[Met Performance] CID:328060



Faust
Metropolitan Opera House, Mon, March 3, 2003




Faust (707)
Charles Gounod | Jules Barbier/Michel Carré
Faust
Roberto Alagna [Act I]

Marguerite
Angela Gheorghiu [Act III]

Méphistophélès
James Morris

Valentin
Dwayne Croft

Valentin
Mark Oswald

Siebel
Katarina Karnéus

Marthe
Catherine Cook

Wagner
Alfred Walker


Conductor
Bertrand de Billy


Designer
Rolf Langenfass

Lighting Designer
Gil Wechsler

Choreographer
Gillian Lynne

Stage Director
Peter McClintock





Faust received seven performances this season.
Production photos of Faust by Ken Howard/Metropolitan Opera.

FUNDING:
Revival a gift of The DuBose and Dorothy Heyward Memorial Fund

Review 1:

Review of John W. Freeman in the May 2003 issue of OPERA NEWS

"Faust" was back, and so were the Alagnas, on March 3, when the Met dusted off its 1990 production. Judging by a full house and salvos of applause, old friends are still best friends. But what is one to make of those Rolf Langenfass designs? His gnarled fantasy land of Gothic decay seems worthier of Busoni's "Doktor Faust" than of Gounod's version. Stage director Peter McClintock steered the principals through the tortuous maze of the garden scene, while in the more open public spaces, choreographer Gillian Lynne got up a kermis straight out of "Brigadoon." A survivor of the original Harold Prince staging was a soldiers' chorus of wounded, traumatized veterans.

A capable cast did its best to relieve these glum surroundings with some Belle Epoque warmth. Roberto Alagna played a cheerful Faust who approached even the exposed high C in "Salut, demeure" apparently "sans terreur." His tuning has improved, apart from a couple of high notes on the sharp side, and he sings French as naturally as he registers emotion with his voice. His tenor has an individual, grainy timbre, though its slightly baritonal cast is belied by a relatively unimpressive lower register. His love duet with Angela Gheorghiu was shapely, expressive and smoothly blended. Few sopranos have succeeded so well in showing Marguerite's progress from innocent amazement (at Faust's interest in her) to erotic awareness. In the church and prison scenes, with her clear top voice and sensuous lower range, she continued to unfold the character expressively.

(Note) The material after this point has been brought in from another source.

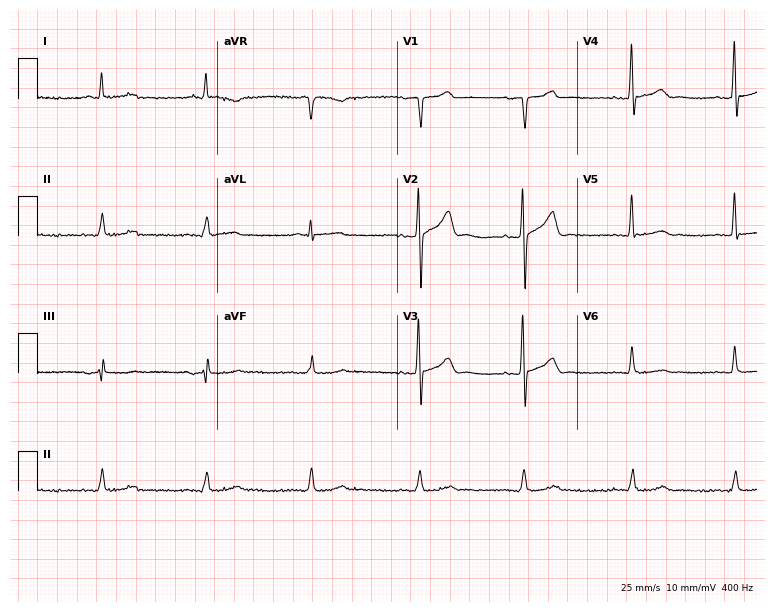
ECG (7.3-second recording at 400 Hz) — a man, 67 years old. Screened for six findings — first-degree AV block, right bundle branch block, left bundle branch block, sinus bradycardia, atrial fibrillation, sinus tachycardia — none is recorded. Only these six findings were labelled.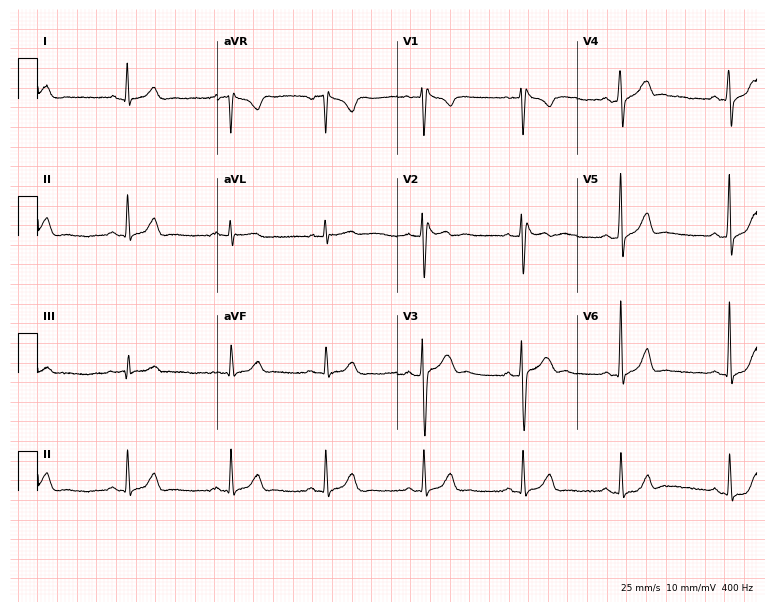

James Morris, a seasoned Méphistophélès, was fitted with a Halloween costume that left him no choice but to play the role obviously. Rather than going for a suave Gallic approach, he took the Slavic route, singing broadly and putting a snarl in his tone. There were flashes of wit and irony, and his exchanges with the blowsy Marthe of Catherine Cook spiced up the garden scene with a pinch of music-hall humor. Dwayne Croft, though he managed Valentin's Act I aria creditably, had been announced as suffering from sinusitis, so in Act III he was replaced by Mark Oswald. In the fatal confrontation with Méphistophélès, Oswald's cockier, less dignified characterization suited the staging, which made him clamber over the awkward set, and he put a threatening tone into his death scene. Katarina Karnéus sang Siébel's romance with vibrance, verve and focused point, while Alfred Walker took an agreeably lively turn as Wagner.

The Met's "Faust" removes one cliche, Marguerite's spinning wheel, from "Il était un roi de Thulé," where it doesn't belong. It does belong with her spinning song, "II ne revient pas," but that music, along with Siébel's "Si le bonheur" is banished. The Walpurgisnacht and its ballet are gone altogether. Despite these cuts, the somber tone of the production makes a long evening seem even longer. Perhaps sensing this, conductor Bertrand de Billy, after a torpid introduction, kept things moving right along. The waltz at the kermis went a mile a minute, and the garden scene never dragged. Along the way, de Billy still took care of such details as the postlude of the garden scene and its echo after Valentin's death, with their poignant falling violin phrases.